Sounds an idyllic plan. But, she continues: “I want to buy what I understand to be an ‘open’ ticket, so I can come back whenever I Iike. But I can’t see how to book one.” Let me try to help.

In the olden days, when flights were, for most people, prohibitively expensive, “open” tickets were common. If you could afford to buy a plane ticket, then you could choose a return date within a year. What with fares being so high, flight loads were generally light and you would be very likely to find a seat whenever you wished.

Today, the idea of an open ticket has more or less vanished. Most of us commit to specific flights, knowing it will be expensive or impossible to change them. The closest equivalent to an open ticket is a flexible return. But you pay a fortune for the benefit of being able to change travel dates without penalty.

To illustrate the difference, I made some test bookings on British Airways from London Heathrow to Barbados: flying out on 1 May and returning five months later, on 1 October.

The fully flexible fare is currently £2,591, and allows you to change your dates or get a full refund without penalty. Effectively, it is an open ticket. But, inconveniently, it is almost three times as expensive as the cheapest economy fare, which is £883; if you are flexible with dates either way, you can slice a couple of hundred pounds off the cost.

With the less expensive ticket, BA says you can change each segment for a fee of £150 “plus any difference in fare”. The difference between the fare on the day you buy and the prevailing price on the day you decide to change is impossible to predict, but could easily run into hundreds of pounds. Even so, the best plan may be to book the lowest fare, come up with a plausible return date, and do your best to stick to it.

Hang on, though: what is wrong with the reasonable strategy of booking a one-way ticket, then sorting out the inbound leg separately?

Unfortunately, aviation is about as irrational as any industry could be. Remember that £883 round trip? If you book only the outbound segment, covering half the number of miles, the price from British Airways does not halve – it more than doubles, to £1,757 one way.

Fortunately, BA’s sister airline, Aer Lingus, can restore some sanity to the situation. Until the end of May, the Irish carrier flies from Manchester to Barbados. It has a simple single-leg pricing structure. For the journey outbound on 1 May, the fare is £643; add an extra £30 or so for the train fare from London, booked in advance.

Coming home, Aer Lingus will no longer be in contention. But there will be many other options, plus plenty of time to find the best deal. If British Airways and Virgin Atlantic are too expensive to London, then JetBlue via New York will save cash. Or perhaps another airline will have stepped up with fresh flights between Barbados and the UK.

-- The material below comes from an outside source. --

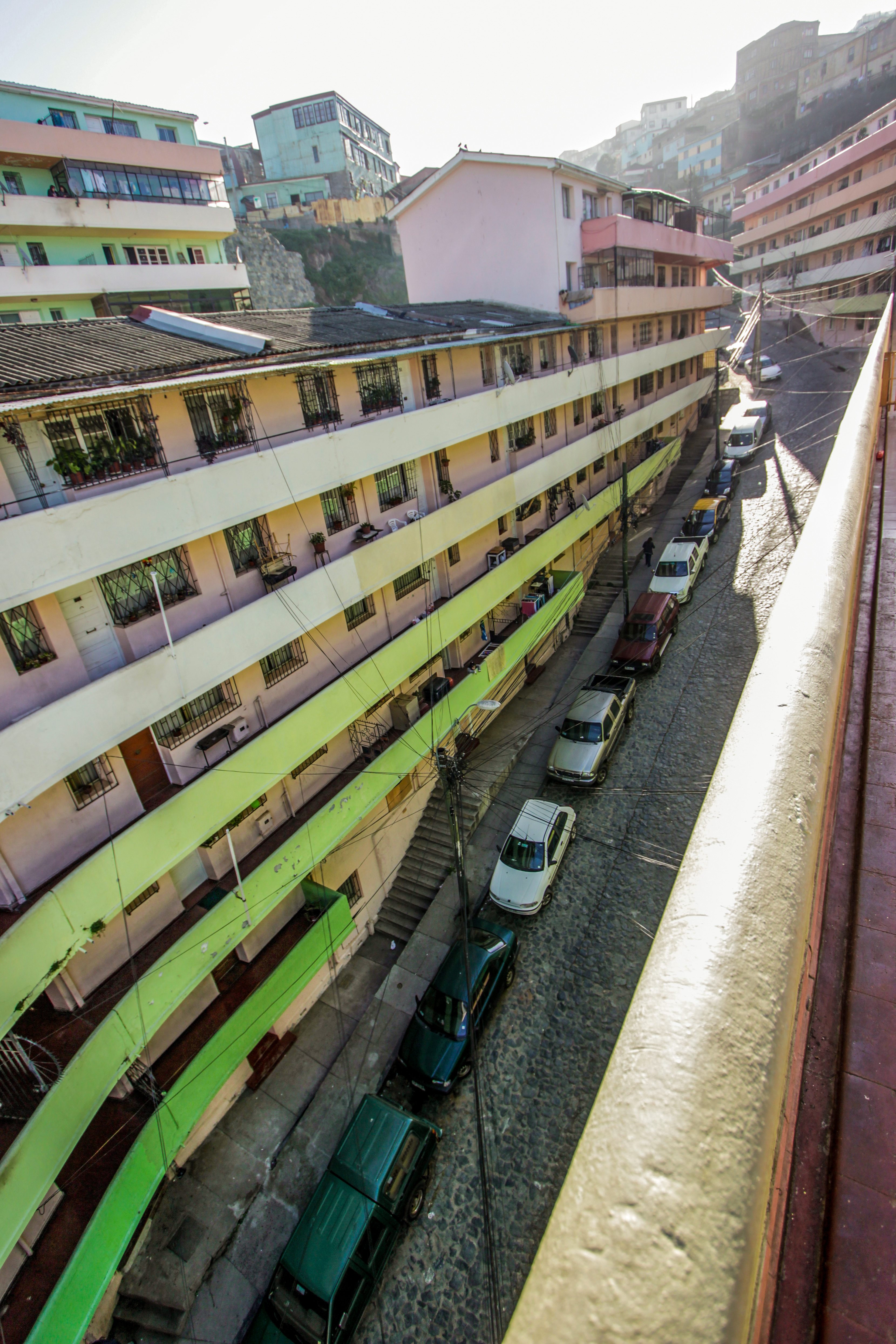 Conjunto Habitacional Quebrada Marquez visto desde el Block B This is a photo of a national monument in Chile: 473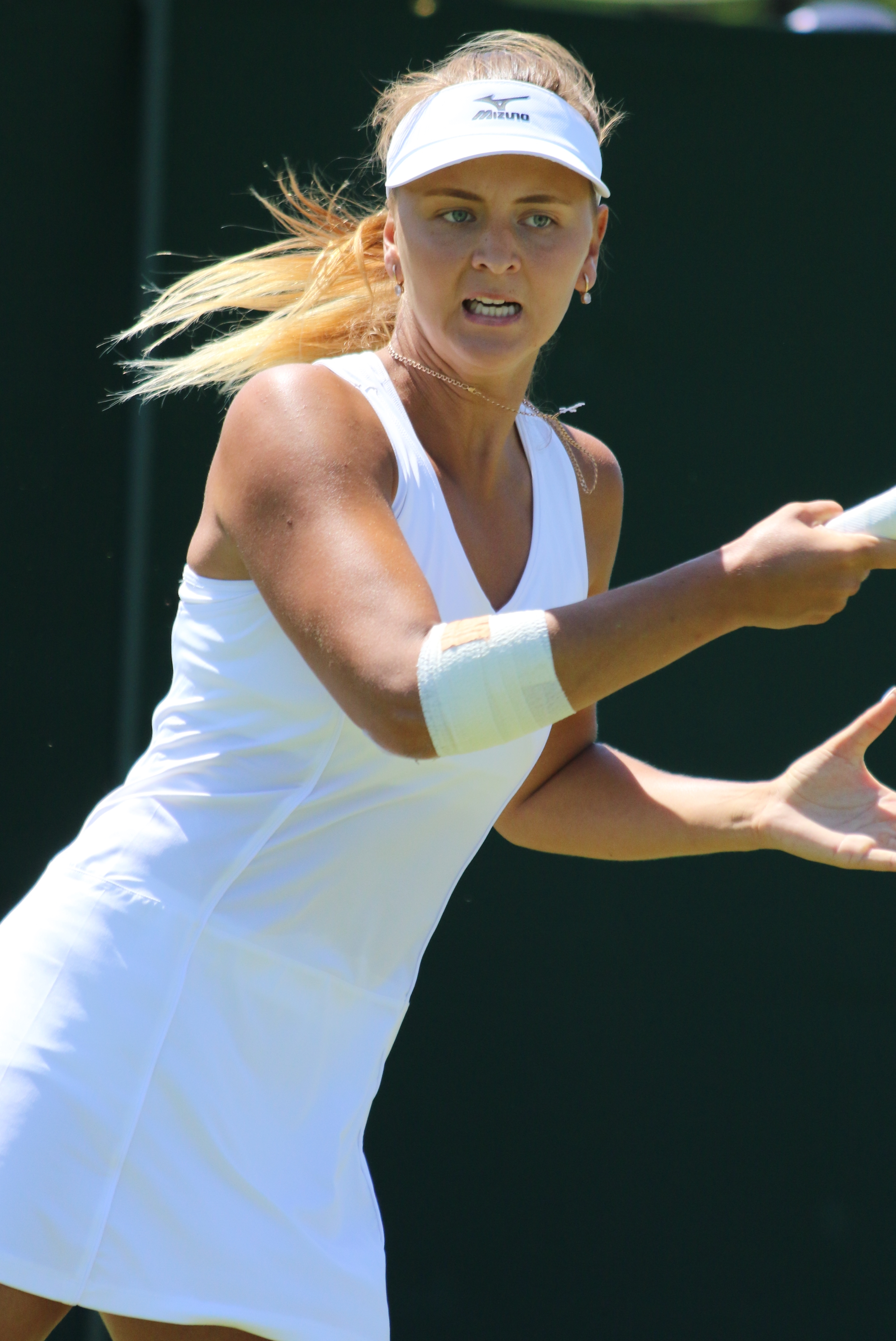 Zanevska WMQ18 (10)

To return to the original question: why do open tickets no longer really exist? Because airlines deploy the dark art of revenue management to fill as many seats as they can on each flight. By persuading many passengers to commit in advance, they can maximise the “load factor”. When performed effectively, this helps them extract the highest possible revenue. And that strategy, they would say, enables them to keep connecting the UK with beautiful Caribbean islands.